Preprints in life sciences were nearly unheard of when I wrote the 2012 post. Now everybody’s doing it. There are still a few people using the arXiv Quantitative biology channel, and I’ll occasionally find something in PeerJ Preprints that grabs my attention.
bioRxiv is the biggest player here, hands down. The Alerts/RSS page lets you sign up for email alerts on particular topics, or subscribe to RSS feeds coming from particular categories that interest you. I subscribe to the Genomics and Bioinformatics feeds. I also follow several of the bioRxiv’s top-level and category Twitter feeds @biorxivpreprint, @biorxiv_bioinfo, and @biorxiv_genomic).
F1000 Research deserves some special attention here. It’s somewhere in-between a preprint server and a peer-reviewed publication. You can upload manuscripts (or other research outputs like posters or slides), and they’re immediately and permanently published, and given a DOI. Then one or more rounds of open peer review as well as public comment take place, and authors can update the published paper for further review. Check out the transcript estimates / gene inference paper I mentioned earlier. You’ll see it’s “version 2,” and was approved by two referees. If you look at the right-hand panel, you can actually go back and see the prior to revision, as well as see who reviewed it, what the reviewer wrote, and how the authors responded to those reviews. It’s an innovative platform where peer review is open and transparent, and is independent of publication, since papers are published before they are reviewed, and remain regardless of the outcome of the review. F1000 Research has a number of channels that are externally curated by different organizations, societies, conferences, etc. I subscribe to and get alerts about the R package and Bioconductor channels. Whenever a new preprint is dropped into one of these channels, I’ll get an email and an RSS item.
I only recently discovered PrePubMed, which looks very useful. PrePubMed indexes preprints from arXiv q-bio, PeerJ Preprints, bioRxiv, F1000Research,, The Winnower, Nature Precedings, and Wellcome Open Research. In the tools box on the homepage, you can enter a search string and get back an RSS feed with results from that search. It looks like PrePubMed is maintained by a single person, but he’s made the entire thing open source, so you could presumably set this up and mirror it on your own, should you check back in 2021 and the link be dead.
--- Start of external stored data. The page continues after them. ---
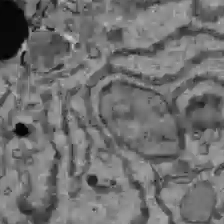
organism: C57BL Mouse
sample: Liver
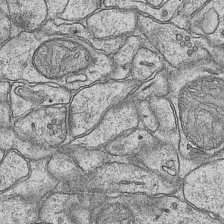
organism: Mouse
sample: CA1 Hippocampus
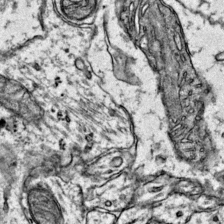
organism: Mouse
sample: Primary visual cortex
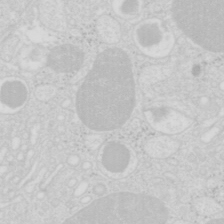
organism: Mouse
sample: Pancreas
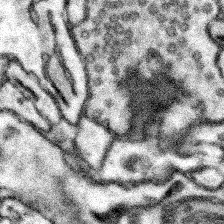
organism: Mouse
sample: Somatosensory cortex neuropil
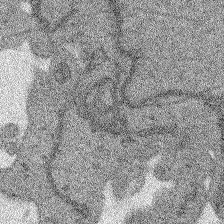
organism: Human
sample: HeLa cells
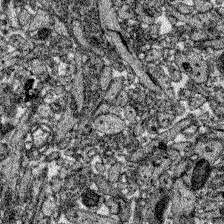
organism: Zebrafish
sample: Larval olfactory bulb
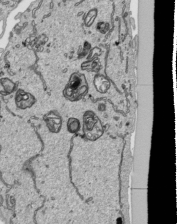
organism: Human
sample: Mitochondria in HCT116 cells
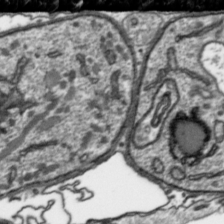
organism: Toxoplasma gondii
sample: Parasites in a vacuole inside a host cell
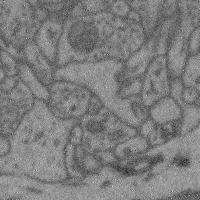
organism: Mouse
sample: Cerebral cortex
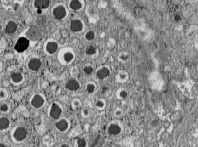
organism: C57BL Mouse
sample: Pancreatic islet
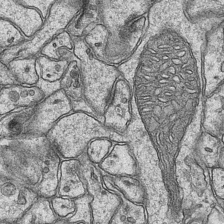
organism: Mouse
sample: CA1 Hippocampus
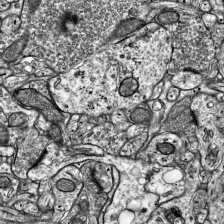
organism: Mouse
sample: Visual Cortex
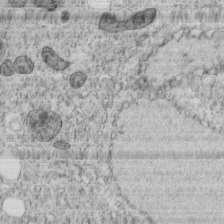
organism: C. elegans
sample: C. elegans embryo early stage
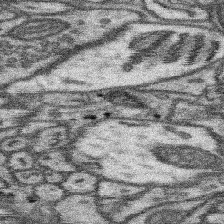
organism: Mouse
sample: Somatosensory cortex neuropil
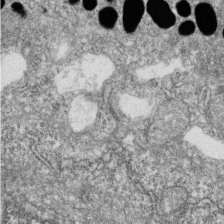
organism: Zebrafish
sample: Cilia; retinal pigment epithelium
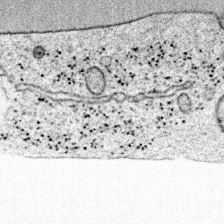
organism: Human
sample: HeLa cells
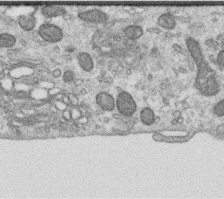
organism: Human
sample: Centriole in RPE cells
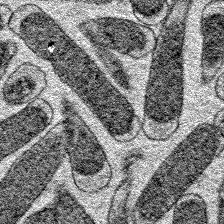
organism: E. coli
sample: E. Coli Bacteria
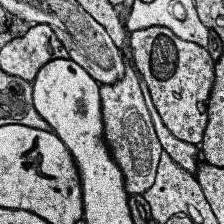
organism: Human
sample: Temporal Lobe
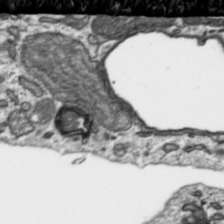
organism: Toxoplasma gondii
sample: Parasites in a vacuole inside a host cell
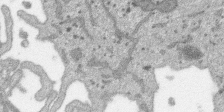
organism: Human
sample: Lung epithelial cells infected with SARS-CoV-2
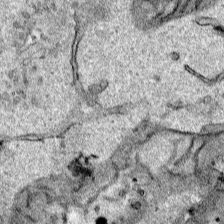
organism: Human
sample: Mitochondria in HCT116 cells
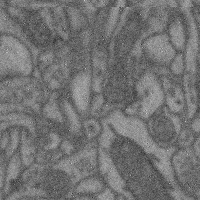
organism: Mouse
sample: Cerebral cortex
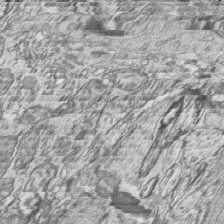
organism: Zebrafish
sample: synaptic ribbons in rod cells and cone cells
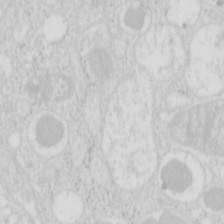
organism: Mouse
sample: Pancreas
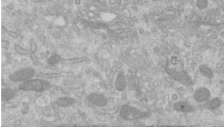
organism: Human
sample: Centriole in RPE cells
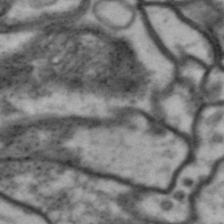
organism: Drosophila
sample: Brain
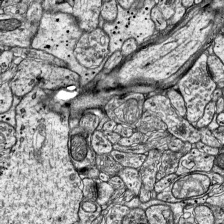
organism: Mouse
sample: Visual Cortex
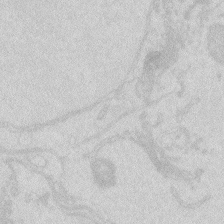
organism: Zebrafish
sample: Macrophage
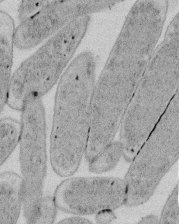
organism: E. coli
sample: Bacterial nucleoid
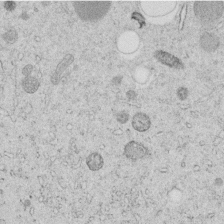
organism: C. elegans
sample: C. elegans embryo early stage
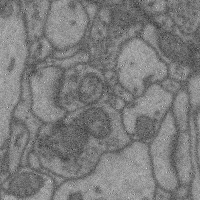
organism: Mouse
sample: Cerebral cortex
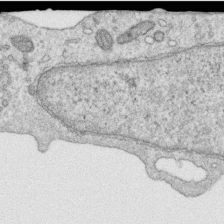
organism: Human
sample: Centriole in RPE cells
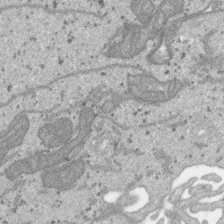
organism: Human
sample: Lung epithelial cells infected with SARS-CoV-2
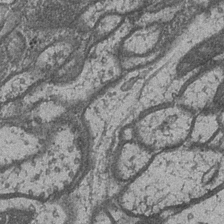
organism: Drosophila
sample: Optic medulla
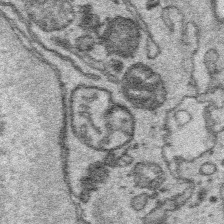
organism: Platynereis dumerilii
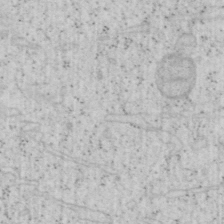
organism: Human
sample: HeLa cells
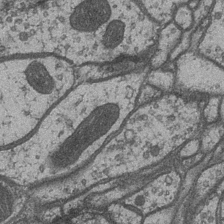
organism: Drosophila
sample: Optic medulla
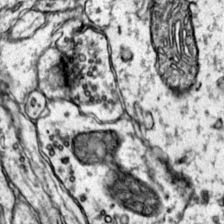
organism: Mouse
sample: Primary visual cortex
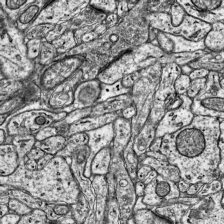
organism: Mouse
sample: Visual Cortex
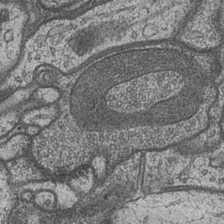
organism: Drosophila
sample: Optic medulla
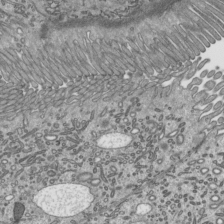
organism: Mouse
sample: Mouse epididymis efferent ductule cilia
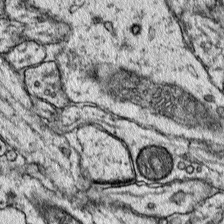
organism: Mouse
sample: Primary visual cortex
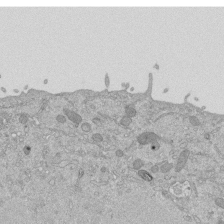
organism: Mouse
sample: ED-1 cell nuclei; centrioles
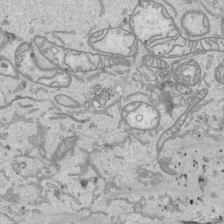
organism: Human
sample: Mitochondria in HCT116 cells
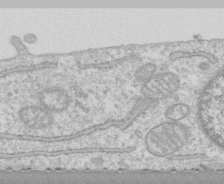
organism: Human
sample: CRL-1474
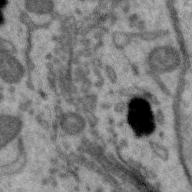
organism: Zebra finch
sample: Brain
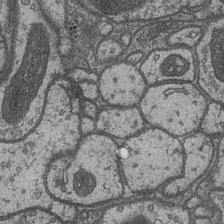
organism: Drosophila
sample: Optic medulla
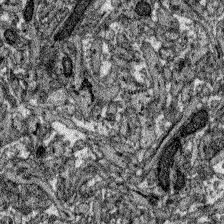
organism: Zebrafish
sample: Larval olfactory bulb
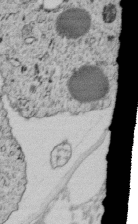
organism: C. elegans
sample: C. elegans embryo early stage
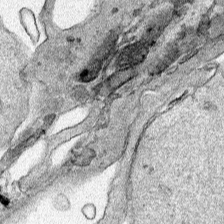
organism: Human
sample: Mitochondria in HCT116 cells
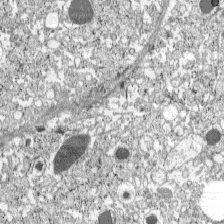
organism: C57BL Mouse
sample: Pancreatic islet
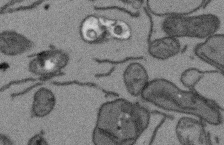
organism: Arabidopsis thaliana
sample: Root tip
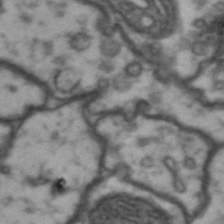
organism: Drosophila
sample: Brain
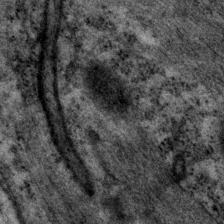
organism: P. pacificus
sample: Pharynx
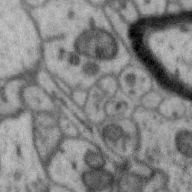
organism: Zebra finch
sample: Brain
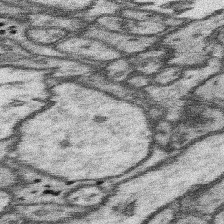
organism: Mouse
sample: Somatosensory cortex neuropil
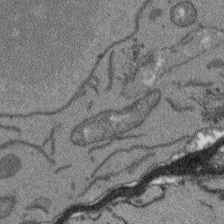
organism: Arabidopsis thaliana
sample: Root tip
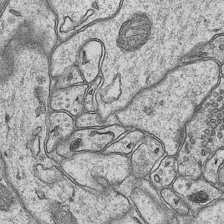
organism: Mouse
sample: CA1 Hippocampus
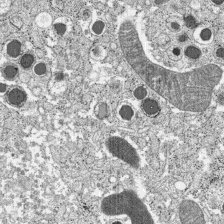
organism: C57BL Mouse
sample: Pancreatic islet
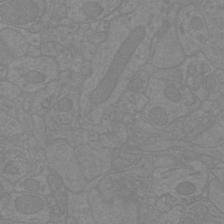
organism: Mouse
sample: Cortical neurons
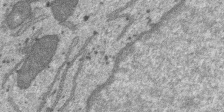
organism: Human
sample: Lung epithelial cells infected with SARS-CoV-2
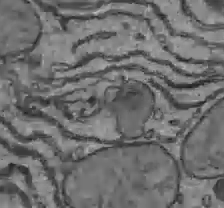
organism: C57BL Mouse
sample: Liver
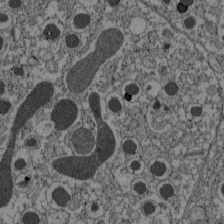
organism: C57BL Mouse
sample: Pancreatic islet
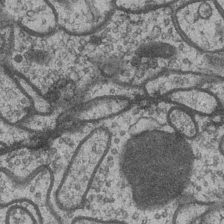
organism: Drosophila
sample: Optic medulla
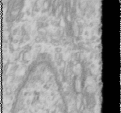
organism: Human
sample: Cilia; basal body in RPE cells
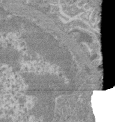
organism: Mouse
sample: Glomerulus
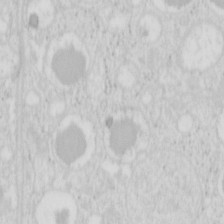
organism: Mouse
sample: Pancreas
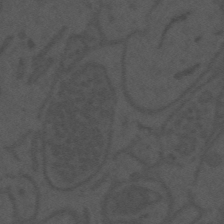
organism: Mouse
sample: Suprachiasmatic nucleus
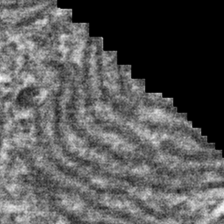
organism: Mouse
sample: Mouse hepatocytes
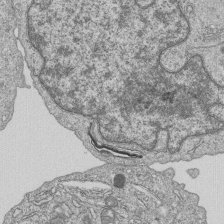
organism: Human
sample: MDA-MB-231 cells
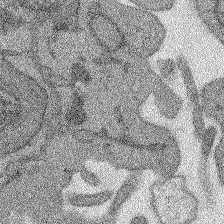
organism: Human
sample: HeLa cells
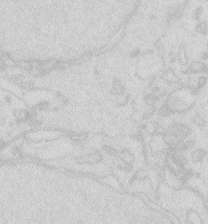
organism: Zebrafish
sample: Macrophage
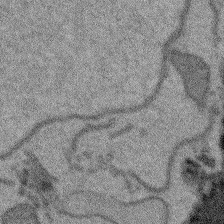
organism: Arabidopsis thaliana
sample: Root tip
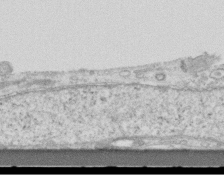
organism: Mouse
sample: Centriole in ependymal cells
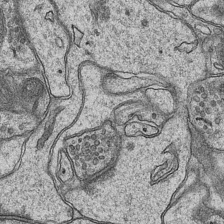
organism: Mouse
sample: CA1 Hippocampus
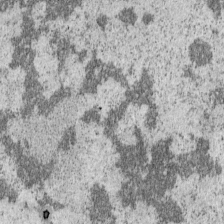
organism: Mouse
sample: OT-I killer T cells with ID8 ovarian cancer cells
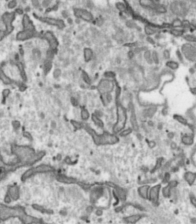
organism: Toxoplasma gondii
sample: Parasites in a vacuole inside a host cell
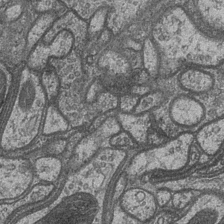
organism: Drosophila
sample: Optic medulla
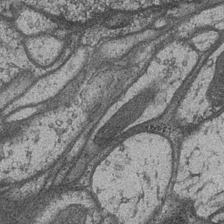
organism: Drosophila
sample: Optic medulla
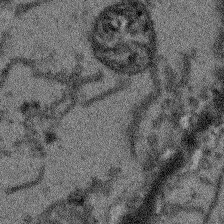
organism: Arabidopsis thaliana
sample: Root tip
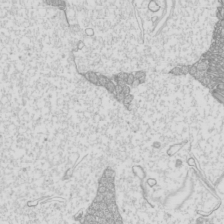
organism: Mouse
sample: Cilia; mouse epididymis
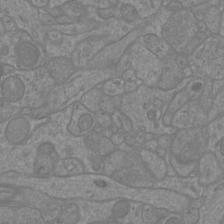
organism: Mouse
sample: Cortical neurons
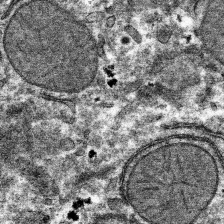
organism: Mouse
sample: Mouse hepatocytes
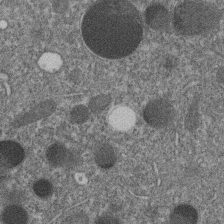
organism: C. elegans
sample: C. elegans embryo early stage
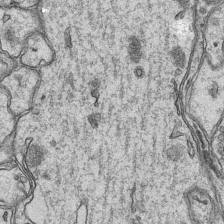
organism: Mouse
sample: CA1 Hippocampus
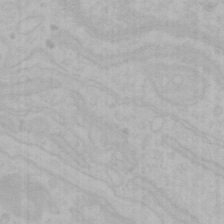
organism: Mouse
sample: Choroid plexus
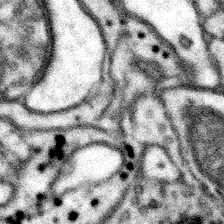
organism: Mouse
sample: Somatosensory cortex neuropil
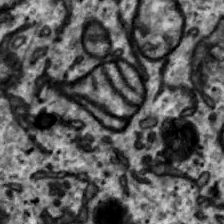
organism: Human
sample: HeLa cells
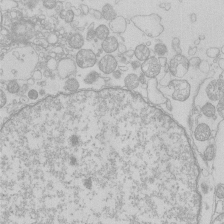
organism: Human
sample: Macrophage cells
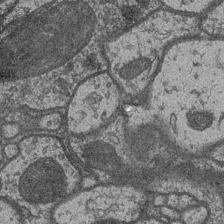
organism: Drosophila
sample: Optic medulla
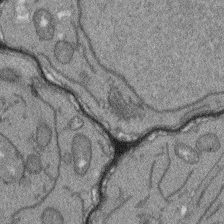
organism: Arabidopsis thaliana
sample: Root tip
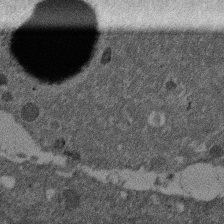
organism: Mouse
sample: Dividing mouse embryo 1 cell stage
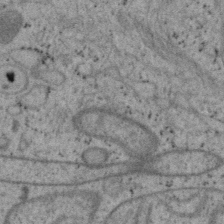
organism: Human
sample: HeLa cells
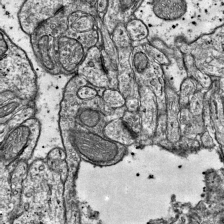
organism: Mouse
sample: Visual Cortex
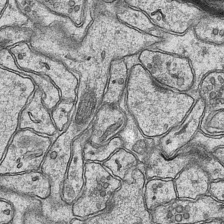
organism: Mouse
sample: CA1 Hippocampus
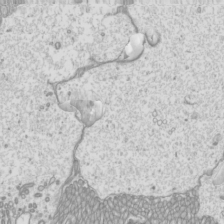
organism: Mouse
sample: Cilia; mouse epididymis
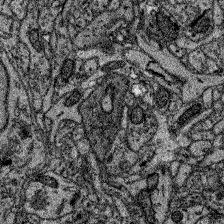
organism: Zebrafish
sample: Larval olfactory bulb
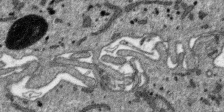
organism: Human
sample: Lung epithelial cells, uninfected (mock) control
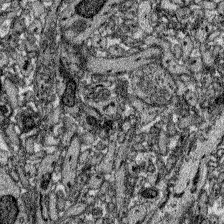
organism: Zebrafish
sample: Larval olfactory bulb
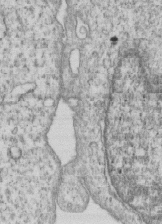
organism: Human
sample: MDA-MB-231 cells
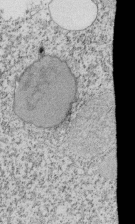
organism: Tetrahymena
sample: Cilia in tetrahymena
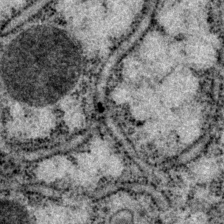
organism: P. pacificus
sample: Pharynx
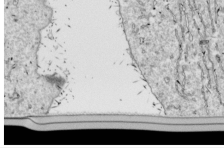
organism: Drosophila
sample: Cell division; meiosis; drosophila spermatocytes
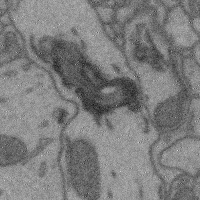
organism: Mouse
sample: Cerebral cortex
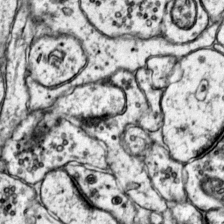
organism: Mouse
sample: Primary visual cortex
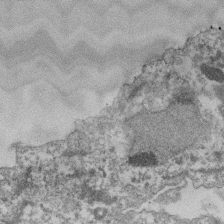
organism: Dictyostelium discoideum
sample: Dictyostelium multivesicular bodies
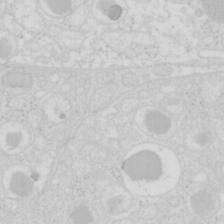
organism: Mouse
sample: Pancreas
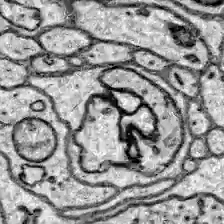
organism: Zebrafish
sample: Brain
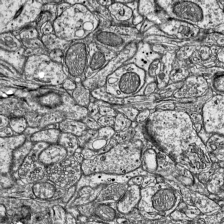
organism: Mouse
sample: Visual Cortex
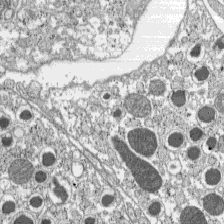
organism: C57BL Mouse
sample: Pancreatic islet
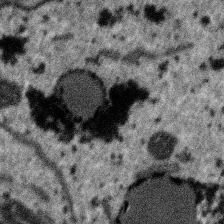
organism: Human
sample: Lung epithelial cells infected with SARS-CoV-2
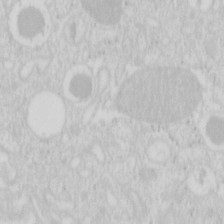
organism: Mouse
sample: Pancreas
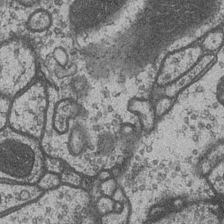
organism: Drosophila
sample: Optic medulla
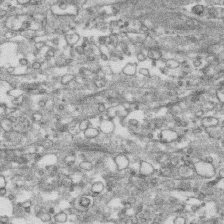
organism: Human
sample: CRL-1474
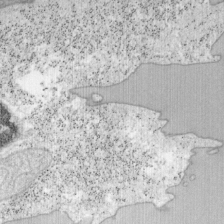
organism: Mouse
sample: OT-I killer T cells with ID8 ovarian cancer cells
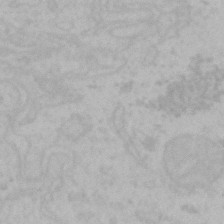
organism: Mouse
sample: Choroid plexus
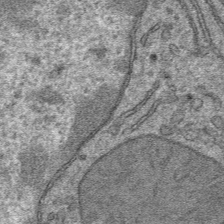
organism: Mouse
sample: Mouse hepatocytes
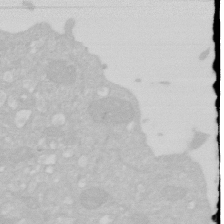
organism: Human
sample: HIV infected U937 cells
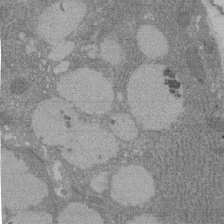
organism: Rat
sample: Salivary granule
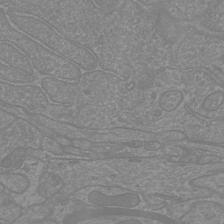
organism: Mouse
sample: Cortical neurons
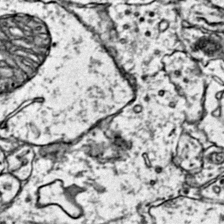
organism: Mouse
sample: Primary visual cortex
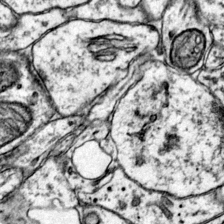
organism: Mouse
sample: Primary visual cortex
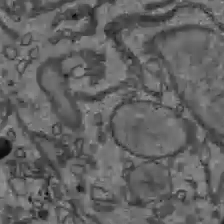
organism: C57BL Mouse
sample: Liver
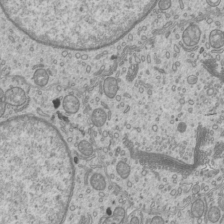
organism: Mouse
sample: Cilia; mouse epididymis
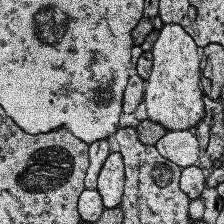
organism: Human
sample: Temporal Lobe
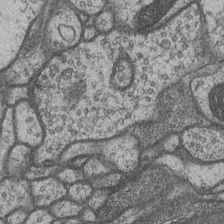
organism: Drosophila
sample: Optic medulla
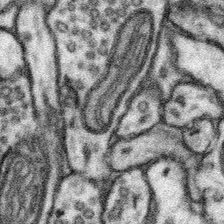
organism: Mouse
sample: Somatosensory cortex neuropil
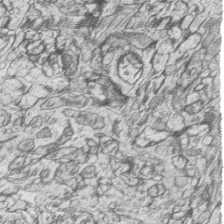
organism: Zebrafish
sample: synaptic ribbons in rod cells and cone cells
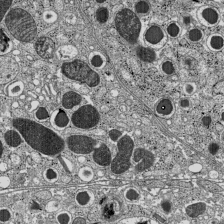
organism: C57BL Mouse
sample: Pancreatic islet
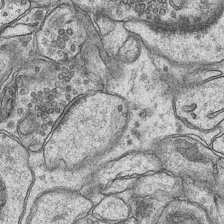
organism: Mouse
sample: CA1 Hippocampus
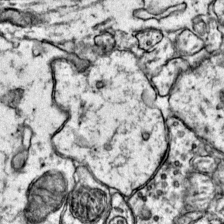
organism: Mouse
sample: Primary visual cortex
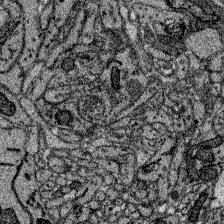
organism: Zebrafish
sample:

I started with Journals in my 2012 post, but they’re last (and probably least) here. I still subscribe to a few journals’ RSS feeds, but in most cases, by the time I see a new Table of Contents hit my RSS reader, I probably saw the publications making the rounds on Twitter, blogs, or other channels mentioned above. It’s also no longer unusual to see a “publication” land where I read the preprint on biorXiv months ago, and perhaps even a blog post before that! What “publication” means is changing rapidly, and I’m sure the lines between a blog post, preprint, and journal article will be even blurrier in the year 2022 post.

How do you have the time to do this?

How do you not? It’s not as bad as it seems. I probably spend an hour each weekday scanning all the resources mentioned here, and I find the time well spent. I can breeze through my Twitter and RSS feeds on my bus ride into work, and saving things I actually want to look at later with a bookmark, star, favorite, Instapaper, etc.
I should have prefaced this whole article with the note that I hardly ever actually fully read any of the papers or blog posts I see here. If I see, for example, a new WGS variant caller published, I’ll glance at the figures benchmarking it against GATK and FreeBayes, and skim through the documentation on the GitHub README or BioConductor vignette. If either of these is missing or falls short, that’s usually enough for me to ignore the publication completely (don’t underestimate the importance of good documentation!).
It’s taken me a decade to compile and continually hone this list of resources to the things that I find useful and relevant. This is what works for me, now, in 2017. It’s not a one-size-fits-all, and the 2018-me will probably have a somewhat different list, but I hope you’ll find it useful. If your interests are similar to what I’ve discussed here, how do you stay current? What have I left out? Let me know in the comments!

Saturday, January 14, 2017

RStudio Conference 2017 Recap

The first ever RStudio conference was held January 11-14, 2017 in Orlando, FL. For anyone else like me who spends hours each working day staring into an RStudio session, the conference was truly excellent. The speaker lineup was diverse and covered lots of areas related to development in R, including the tidyverse, the RStudio IDE, Shiny, htmlwidgets, and authoring with RMarkdown.
This is not a complete list by any means — with split sessions I could only go to half the talks at most. Here are some noncomprehensive notes and links to slides and resources for some of the awesome things are doing with R and RStudio that I learned about at the RStudio Conference.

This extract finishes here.